Et Bernard Kouchner semble ignorer que cette banalisation existe
depuis bien longtemps. L'explosion de la consommation des drogues
chez les jeunes le montre. Mais il n'y a pas de fatalité
: elle est le résultat d'une politique laxiste des pouvoirs
publics depuis plus de 10 ans.
(Lire : Les
chiffres inquiétants de la banalisation du cannabis)
4° "
Je ne suis pas partisan de la dépénalisation mais favorable à
une réglementation ".
Il faut traduire
: " je suis favorable à une réglementation encadrant la consommation
de cannabis ". C'est déjà le cas de la Belgique et de la Hollande.

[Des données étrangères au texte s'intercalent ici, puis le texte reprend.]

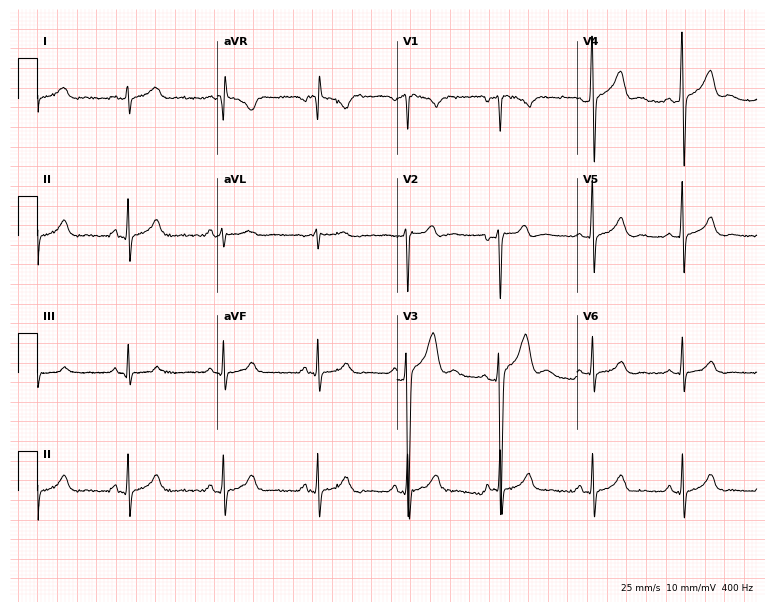
Electrocardiogram, a 21-year-old male. Overall reading on record: normal ECG.

Le modèle hollandais ne cesse de fasciner Bernard Kouchner. Pourtant
les hollandais, comme les espagnols, ont déjà fait marche arrière
depuis quelques années en durcissant considérablement leur législation.
La tolérance, ça fait beaucoup de morts et ça coûte cher au contribuable
…
(Lire l'article
du Monde : Les clichés du
modèle hollandais sont dépassés et l'article du Figaro
L'Espagne nous ouvre les yeux)
5° "
Trop de gens sont encore en prison pour simple usage de drogue "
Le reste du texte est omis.